An average multi-system video deck costs $200. An NTSC-only deck costs on average $50 to $80. Even less if you know where to shop. Sometimes as low as $30.

P.S.: As I wrote this, I noticed one of my VCRs just died. Time to hit the shops... [Linked Image]

[This message has been edited by SvenNYC (edited 12-08-2003).]

#31892 12/09/03 09:24 AM
Joined: Aug 2001
Posts: 7,520
Sorry for the delay -- I worked 12-hours straight yesterday, so didn't have any time to catch up on ECN!

A multi-standard VCR may help, but as Sven mentioned, they're harder to come by in the U.S. as they're regarded as something of a "boffins" item.

Here in the U.K. many domestic VCRs sold in the last 10 years or so have NTSC playback capability. The output isn't true NTSC, but a hybrid signal designed to be watchable on a normal British PAL receiver.
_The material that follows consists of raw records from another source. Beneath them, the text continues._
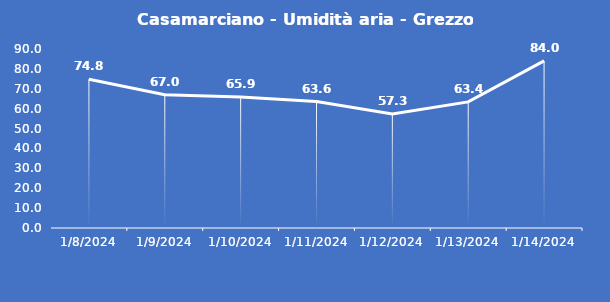
| Category | Casamarciano - Umidità aria - Grezzo (%) |
|---|---|
| 1/8/24 | 74.8 |
| 1/9/24 | 67 |
| 1/10/24 | 65.9 |
| 1/11/24 | 63.6 |
| 1/12/24 | 57.3 |
| 1/13/24 | 63.4 |
| 1/14/24 | 84 |
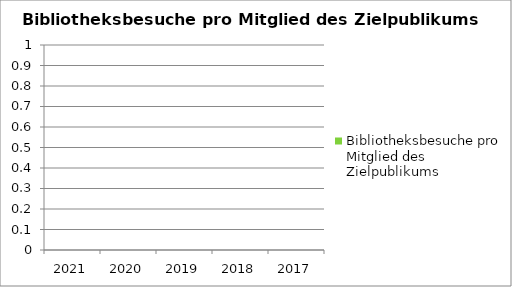
| Category | Bibliotheksbesuche pro Mitglied des Zielpublikums |
|---|---|
| 2021.0 | 0 |
| 2020.0 | 0 |
| 2019.0 | 0 |
| 2018.0 | 0 |
| 2017.0 | 0 |
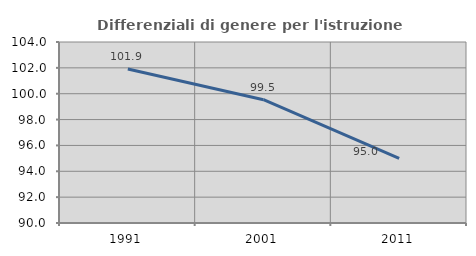
| Category | Differenziali di genere per l'istruzione superiore |
|---|---|
| 1991.0 | 101.916 |
| 2001.0 | 99.533 |
| 2011.0 | 95.007 |
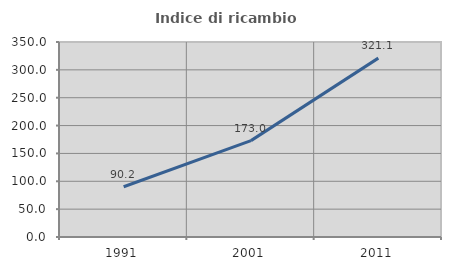
| Category | Indice di ricambio occupazionale  |
|---|---|
| 1991.0 | 90.164 |
| 2001.0 | 172.973 |
| 2011.0 | 321.053 |
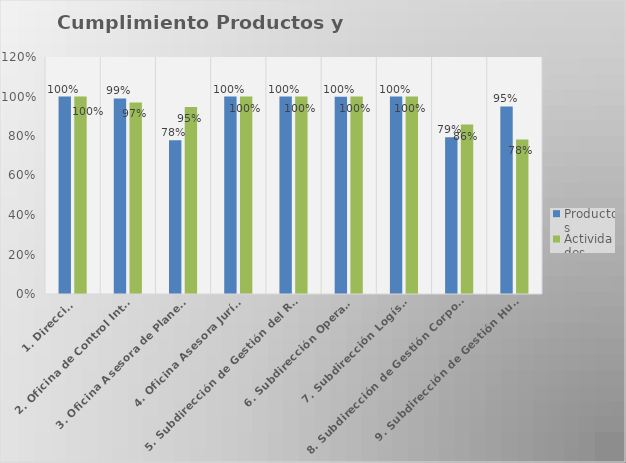
| Category | Productos | Actividades |
|---|---|---|
| 1. Dirección | 1 | 1 |
| 2. Oficina de Control Interno | 0.99 | 0.97 |
| 3. Oficina Asesora de Planeación | 0.778 | 0.946 |
| 4. Oficina Asesora Jurídica | 1 | 1 |
| 5. Subdirección de Gestión del Riesgo | 1 | 1 |
| 6. Subdirección Operativa | 0.998 | 1 |
| 7. Subdirección Logística | 1 | 1 |
| 8. Subdirección de Gestión Corporativa | 0.794 | 0.858 |
| 9. Subdirección de Gestión Humana | 0.95 | 0.783 |
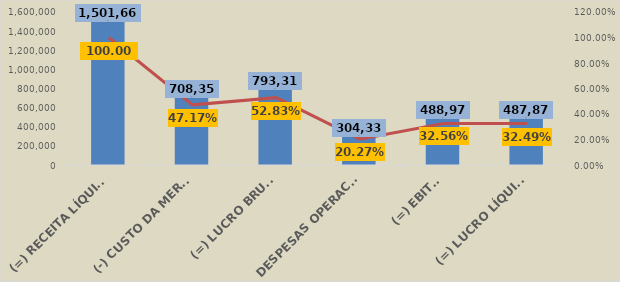
| Category | Em R$ 1 |
|---|---|
| (=) RECEITA LÍQUIDA DE VENDAS | 1501667.546 |
| (-) CUSTO DA MERCADORIA VENDIDA (CMV) | 708352.89 |
| (=) LUCRO BRUTO | 793314.656 |
| DESPESAS OPERACIONAIS | 304337.205 |
| (=) EBITDA | 488977.451 |
| (=) LUCRO LÍQUIDO | 487878.411 |
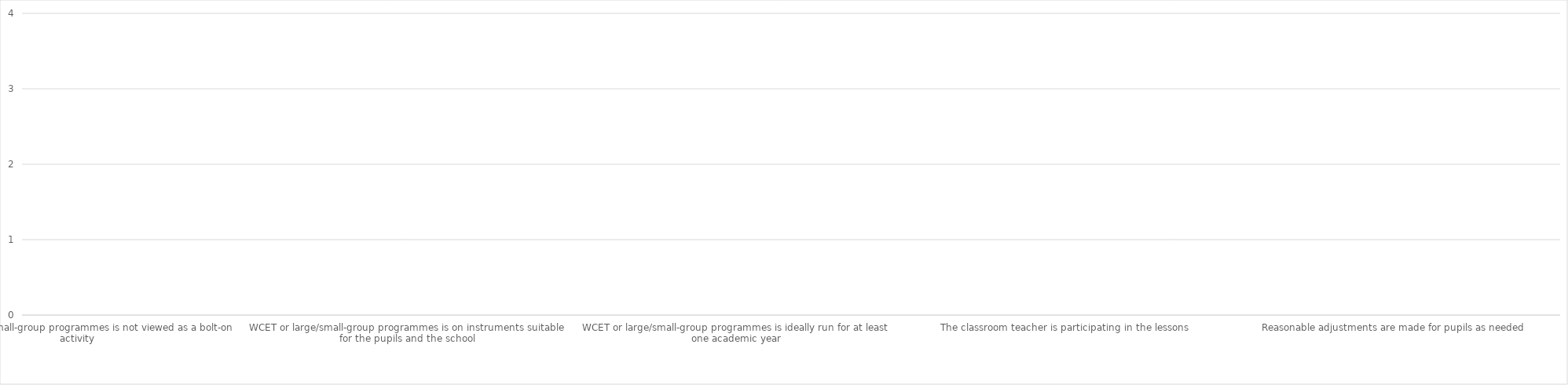
| Category | Series 0 |
|---|---|
| WCET or large/small-group programmes is not viewed as a bolt-on activity | 0 |
| WCET or large/small-group programmes is not external to the music curriculum, but is a key part of the school’s curricular music offer | 0 |
| WCET or large/small-group programmes is at an appropriate point within the music curriculum, most likely in Key Stage 2 | 0 |
| WCET or large/small-group programmes is on instruments suitable for the pupils and the school | 0 |
| Teachers and specialist tutors consider how pupils will use prior musical knowledge to support these instrumental lessons | 0 |
| School/trusts consider how they will access high-quality instruments and equipment to enable this provision, and work with the Music Hub to facilitate this where needed | 0 |
| WCET or large/small-group programmes is ideally run for at least one academic year | 0 |
| Music lead and class teacher work with the Hub to determine how and when this tuition would work best for their pupils | 0 |
| Music lead and class teacher work with the Hub to understand how each pupil has progressed through the programme | 0 |
| The classroom teacher is participating in the lessons | 0 |
| The classroom teacher is supporting the specialist teacher in enabling pupils to engage fully | 0 |
| Tuition is inclusive of all pupils | 0 |
| Reasonable adjustments are made for pupils as needed | 0 |
| The school and Hub has a clear and shared understanding of how pupils will be supported to take instrumental learning beyond the core WCET or large/small group teaching offer, and to progress on their chosen instrument, including support for those who migh | 0 |

With VHS tapes being cheaper and often available earlier in the U.S. than here, it's a natural result of people wanting to buy tapes from America.

Without getting too technical, the tape running fast is a result of the different frame rates. The U.S. system uses 525 lines at 30 frames per second; Britain uses 625 lines at 25 frames per second.

There is a control track recorded along one edge of the tape with pulses to allow proper synchronization of the frames (think of it as being similar to the sprocket holes on film).

An American VCR will try to adjust the tape speed to lock at 30 frames per second, so the British tape recorded at 25 frames per second will end up running too fast.

The universal acceptance of NTSC throughout the U.S., Canada, Mexico, and beyond certainly makes life easier. Go from tapes to regular TV receivers in Europe, and you'll find even more compatibility issues due to different channel allocations etc.

True multi-standard tape machines can be quite expensive. If you're planning on buying foreign tapes on a regular basis, it might be worth checking out good used machines on in the "Professional video" category on eBay.

Even so, you'd still need a monitor or receiver which will accept 625/50-PAL signals, or you'd need a digital standards converter to convert to 525/60-NTSC.

Any chance that the dealer tha tapes came from over here sells an NTSC version and would exchange them for you?

[Linked Image from]

[This message has been edited by pauluk (edited 12-09-2003).]